Setanta wrote:A great deal of the force of your argument is dissipated from your use of a locution such as " . . . yet it seems to have a strong resonance among leftist thinkers." It suggests that you have motives equally unworthy to those whom you criticize for using their scorn to take a cheap shot.
The objection of many on the left to the Shrub, and his witless implementation of a PNAC agenda articulated well before he ran for office in 2000 is precisely that appearance of trying to bury their mistakes which glares out at one when one considers what good buddies the Reagan administration were with Hussein. Further, most of the people of liberal conviction with whom i am conversant do not point to the past--they point to the hypocricy of crying crocodile tears for the poor suffering population of an oil-rich nation strategically located in the world's largest oil producing region--while ignoring the Liberians, the Rawandans, the Sudanese, the North Koreans and so many others suffering a drab quotidian torment under the heels of vicious governments. Were the neo-cons of the PNAC as concerned for every one of the "Persons sitting in darkness" as they claim to have been for the Iraqis, the argument might be more plausible. But when the PNAC has articulated an agenda to include taking over Iraq and establishing military bases in southwest Asia since 1997, and then justifies doing so upon the basis of a deep compassion which they do not show for people in nations without petroleum resources, then certainly, the left charge them with errant and self-interested hypocricy.

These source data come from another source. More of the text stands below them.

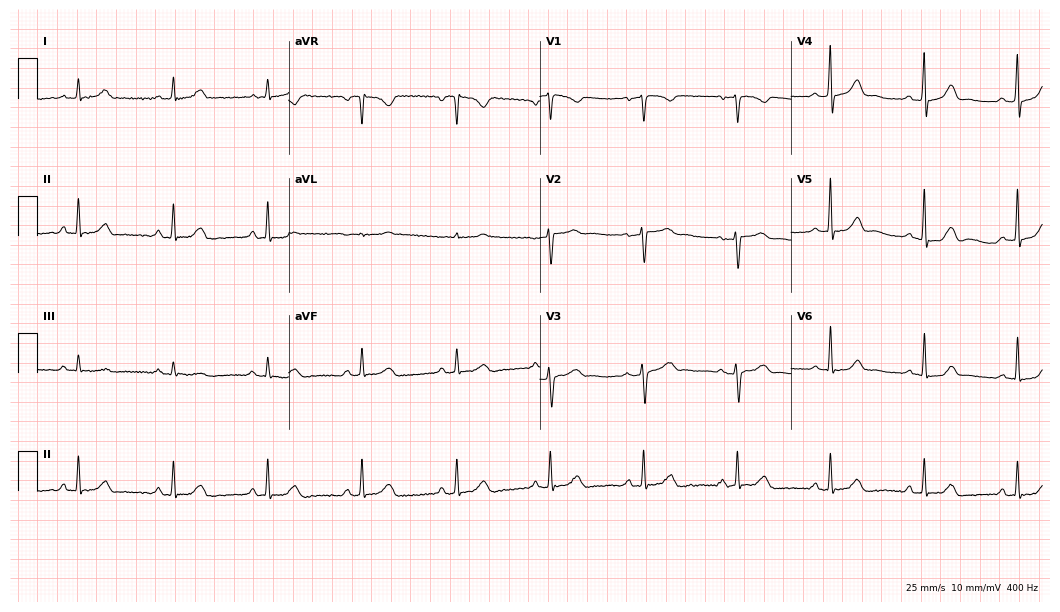
Electrocardiogram (10.2-second recording at 400 Hz), a woman, 47 years old. Of the six screened findings (first-degree AV block, right bundle branch block (RBBB), left bundle branch block (LBBB), sinus bradycardia, atrial fibrillation (AF), sinus tachycardia), none is recorded.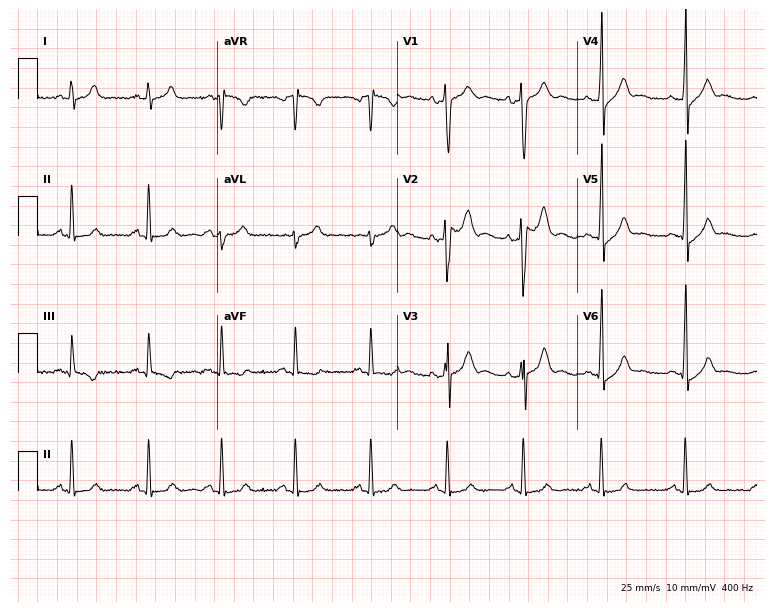
Resting 12-lead electrocardiogram (7.3-second recording at 400 Hz). Patient: a 20-year-old male. None of these six findings is recorded: first-degree AV block, right bundle branch block, left bundle branch block, sinus bradycardia, atrial fibrillation, sinus tachycardia.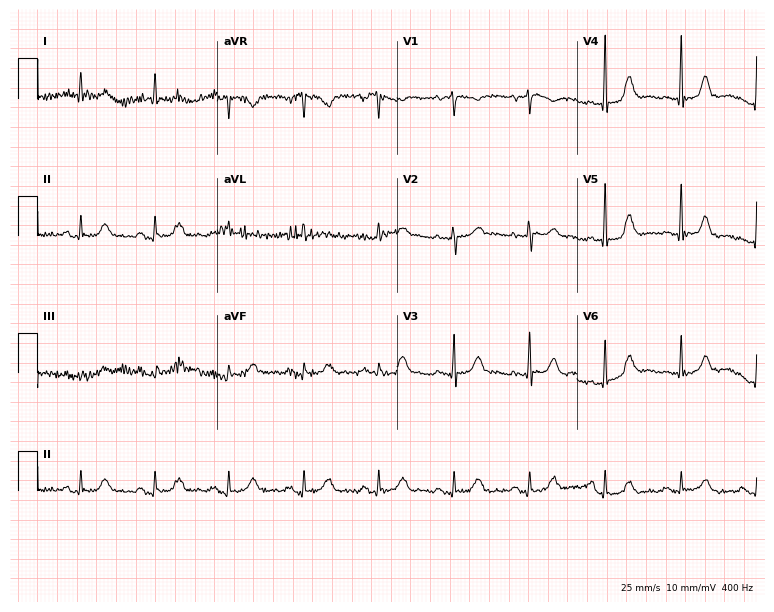
12-lead ECG (7.3-second recording at 400 Hz) from an 82-year-old female. Screened for six findings — first-degree AV block, right bundle branch block, left bundle branch block, sinus bradycardia, atrial fibrillation, sinus tachycardia — none is recorded. Other findings, if any, are not listed.

Do not certain concepts resonate among leftist thinkers? Presumably, redistribution of wealth is one such concept, and I am suggesting that the notion that
because past American presidents have treated with dictators, that the current president cannot oppose them is another.
I may very well be wrong, but how is this a
cheap shot? I have seen the cited argument made by any number of people whom I would classify as
leftist thinkers.
That the leftists you know may not find the argument appealing proves nothing more than you seem to know leftists who may not also be idiots, and, at the very least, hardly disproves my contention.
Point of fact is that the Bush Administration has not ignored Liberia, Sudan or North Korea (true enough though that the Clinton Administration ignored Rwanda). While it's true Bush has not ordered the invasion of these countries, are you suggesting he should have for the sake of ideological consistency? Would you have greater respect for Bush and the dread Neo-Cons if we had invaded these countries?
Typically, you begin with the premise that Bush is merely a hapless puppet for truly sinister forces (PNAC). What groups were pulling the strings of John Kerry, or was he that most rare of creatures in Washington,
his own man?
Bush has been consistent in his support of democracy throughout the world. Only a true partisan would fault him for hypocrisy because he has not always backed it with a military invasion. I thought you guys wanted policies that were flexible, not monolithic. I thought you wanted multi-lateralism, and yet so many of you have nothing but derisive comments about the 6 Nation Talks.
It amazes me that the Left has so much contempt for a neo-con idealism which borders on the naive. Is it that this sort of
policy by wishful thinking has always been a possession of the Left and that they resent its appropriation by the Right? No, forgive me...It is because unlike the Left, clearly the Right has no interest at all in advancing the rights of Man throughout the world. It's really always about profit and any suggestion otherwise is merely a cynical and devious ruse.
The reality is that no policy, foreign or domestic, liberal or conservative, is not based, to some degree, on satisfying the desires of particular interest groups, and in
all instances the interests are based on the development of their own power. Rightwing interest groups simply tend to be more honest about their motivations.
That this is an inevitable underlying principle of politics does not diminish the idealism present in certain policies...unless of course one believes that only leftists have hearts.